The gunfire continued, AKs popping, triplets of fire ricocheting off metal or stitching across the asphalt.

“Get out!” she ordered the kid. “I’ll get him!”

“I’ve been hit in the side,” said Chopra. “I can feel the blood. Terrible pain.”

“I don’t care. Come on!” she cried, wrenching open her door, seizing him by the arm, and dragging him out of the cab as he shrieked and shuddered.

They hit the sand, and, as more gunfire suddenly woke around the truck, Chen Yi’s vehicle stopped short just ahead. The rear door rolled open, and three of his men jumped out and began firing a barrage that suppressed the incoming fire. The Snow Maiden glanced out to the roadblock, where the soldiers there began shifting positions and returning fire.

“We need a doctor,” shouted Hussein.

The kid’s power of observation was astounding.

The Snow Maiden brought Chopra around the burning truck, using it as temporary shield while guiding him back and away, with more thick smoke pouring from beneath the hood.

They dropped into the deeper sand along the embankment. Chopra continued wincing.

“One of those men is a medic,” she told the boy. “In the back truck, in the cab. Go get him.”

Hussein remained a moment, his gaze torn between the incoming gunfire and the trucks up the road.

“I’m bleeding a lot,” said Chopra. “Please, Hussein. I need help…”

The Snow Maiden put pressure on Chopra’s wound. “Either you get the medic or he dies,” she told Hussein. “And if he dies, we don’t get into the vault. Then I’ll have no use for you, right?”

Hussein swallowed. His eyes welled up.

She could almost see the tug and pull of his thoughts.

With a start, he darted away, carrying his flabby little body toward the trucks.

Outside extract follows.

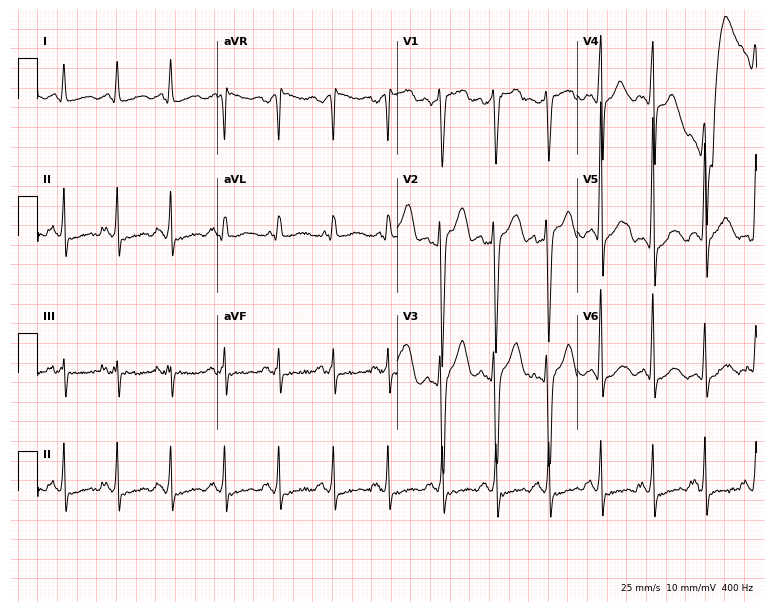
Electrocardiogram, a man, 33 years old. Interpretation includes sinus tachycardia (a sinus rate of 100 beats per minute or more).
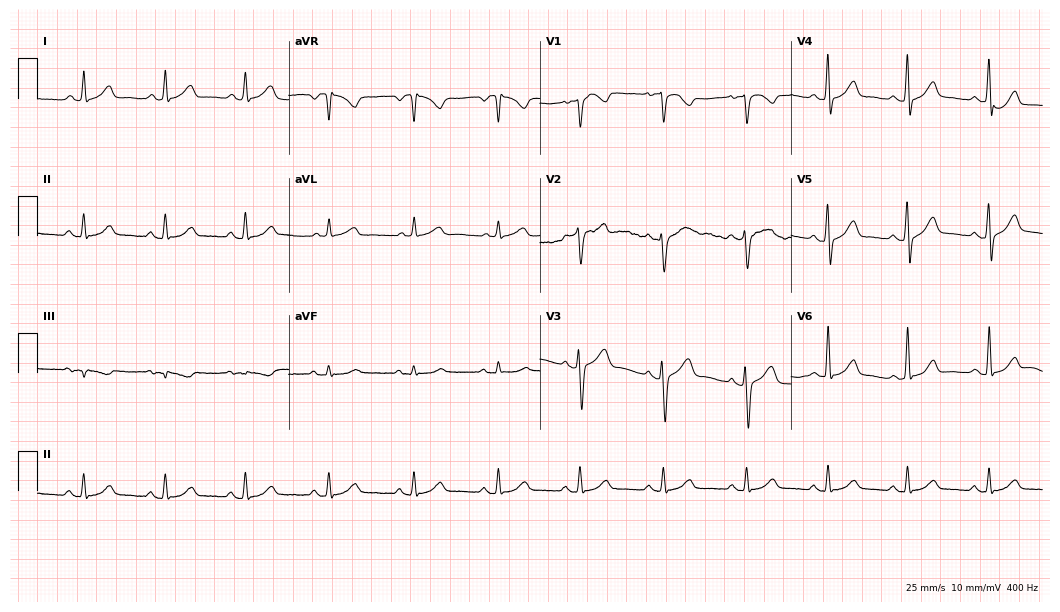
12-lead ECG from a 47-year-old male patient (10.2-second recording at 400 Hz). Recorded interpretation: within normal limits.

It was about time the kid showed some courage. He’d obviously been raised by cowards and fools, and she was probably the best influence he’d ever had. Without her, he’d been stuck in his pathetic hole.

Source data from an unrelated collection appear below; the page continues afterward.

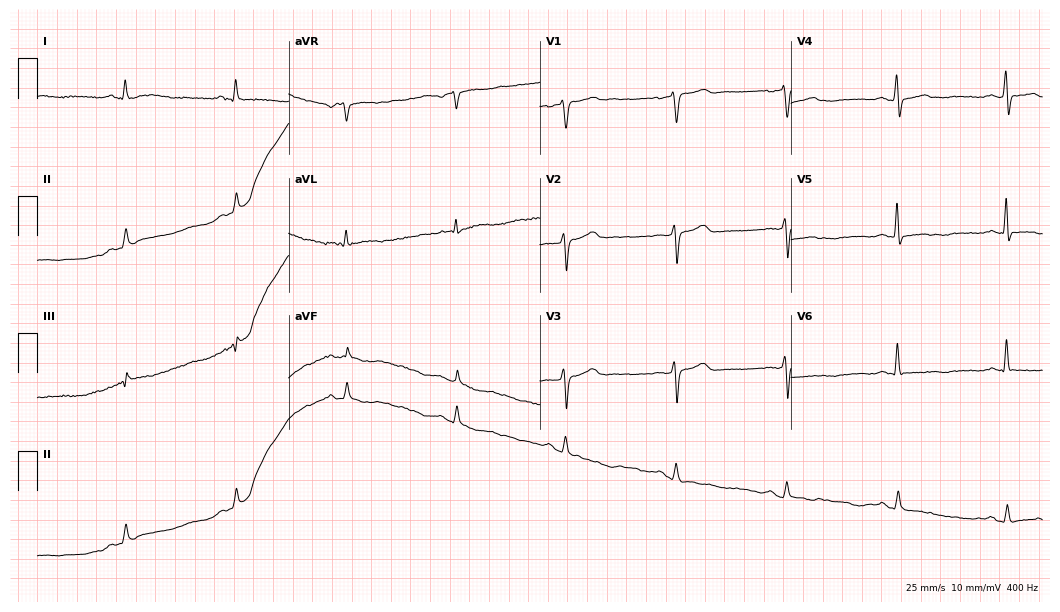
Electrocardiogram (10.2-second recording at 400 Hz), a 62-year-old man. Of the six screened findings (first-degree AV block, right bundle branch block, left bundle branch block, sinus bradycardia, atrial fibrillation, sinus tachycardia), none is recorded. Only these six findings were labelled.
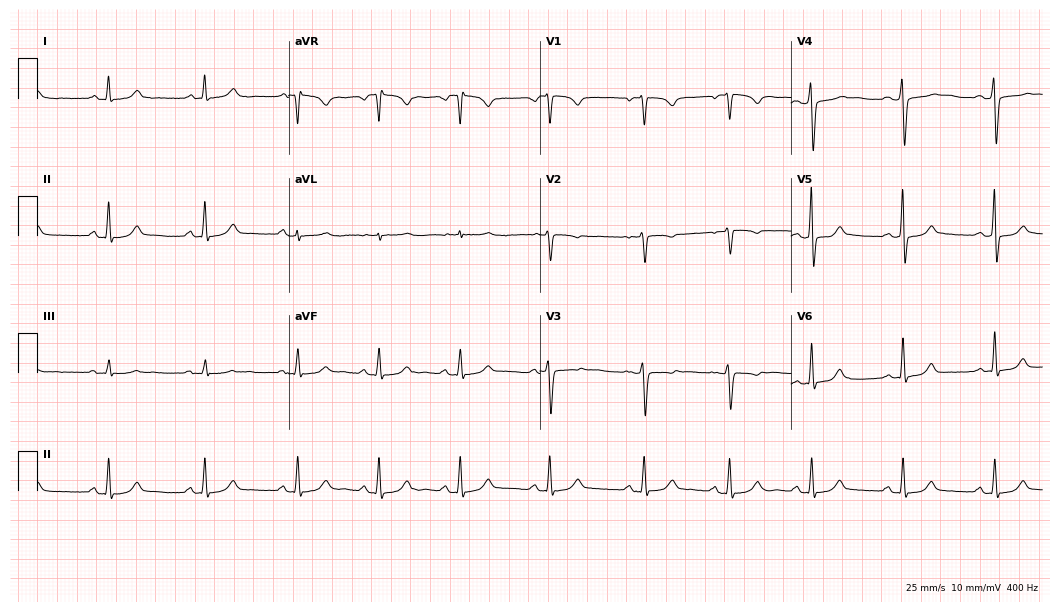
12-lead ECG from a 29-year-old female. Labelled as a normal ECG.
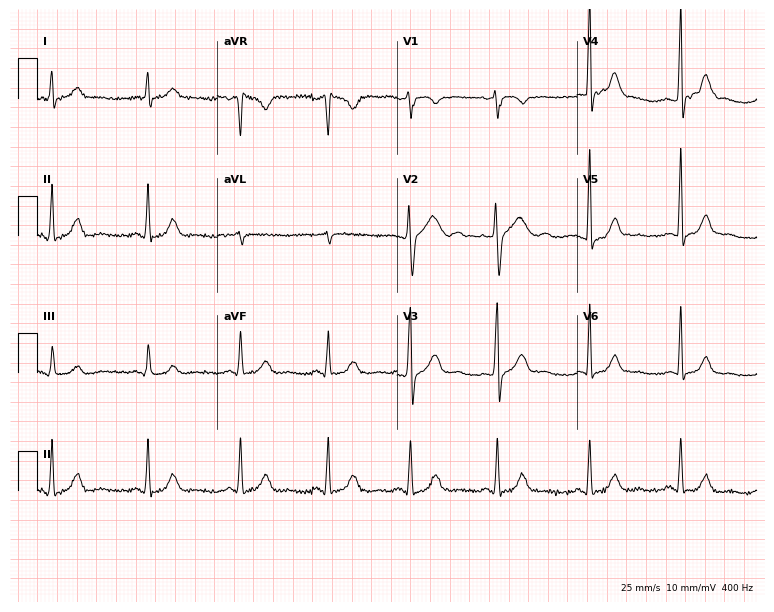
Resting 12-lead electrocardiogram. Patient: a 57-year-old man. Read as a normal ECG.
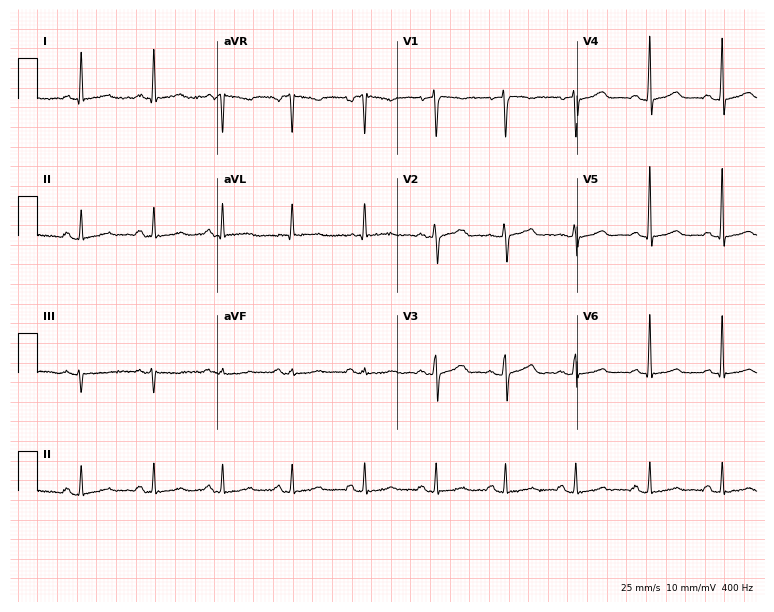
Electrocardiogram (7.3-second recording at 400 Hz), a 35-year-old female. Overall reading on record: normal ECG.
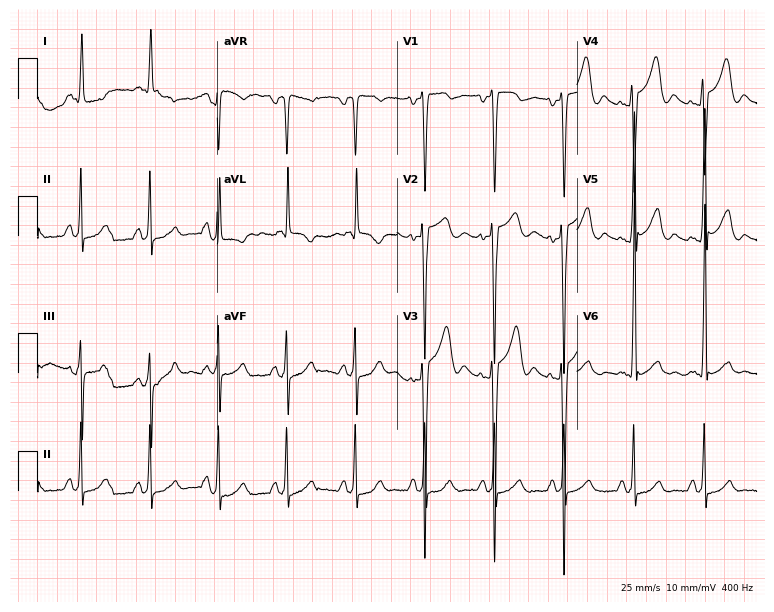
12-lead ECG from a 52-year-old man (7.3-second recording at 400 Hz). No first-degree AV block, right bundle branch block (RBBB), left bundle branch block (LBBB), sinus bradycardia, atrial fibrillation (AF) or sinus tachycardia recorded for this tracing.

Two of Chen Yi’s men from the lead truck sprinted past them carrying shoulder-mounted weapons. The Snow Maiden did not recognize that ordnance, but she quipped that the weapons were no doubt Chinese knock-offs of something engineered by the Americans, Russians, or Euros.

The two soldiers got down on one knee, balanced the cylindrical launchers, and nearly in unison fired not one, not two, but three rockets in a single trigger pull.

It all happened in a gasp.

The road between Chen Yi’s men and the roadblock lit up in a surreal fireworks display of green-blue rocket engines. Smoke trails extended like powdery threads to sew up the air for a second before a cacophony of explosions rose from the SUVs being used for cover. Soldiers were hurled into the air by the massive detonations, and multiple fireballs swelled beneath them, casting a blinding glow that had the Snow Maiden shielding her eyes as the heat wave struck and pushed over them.

Chen Yi ran up behind the men, barking orders in Chinese. They retreated to the trucks as Hussein returned with the medic and Chen Yi approached with them.

“Please help him,” said Hussein.

The medic, a middle-aged man with a snake’s eyes, produced a pair of shears and got to work exposing Chopra’s wound.

“He has to work in the truck,” said Chen Yi. “We have to move him now.”

The medic yelled something in Chinese to Chen Yi.

“I don’t care,” Chen Yi answered.

“We have to move him,” the Snow Maiden echoed. She batted away the medic’s hand. “We’ll get him into the back and you work on him there.”

“Not good to move,” said the medic in broken Russian.

“No time!” snapped the Snow Maiden. “We’re moving him right now!”

“I can go,” said Chopra, glancing back to Hussein. “Thank you. Thank you for getting him.”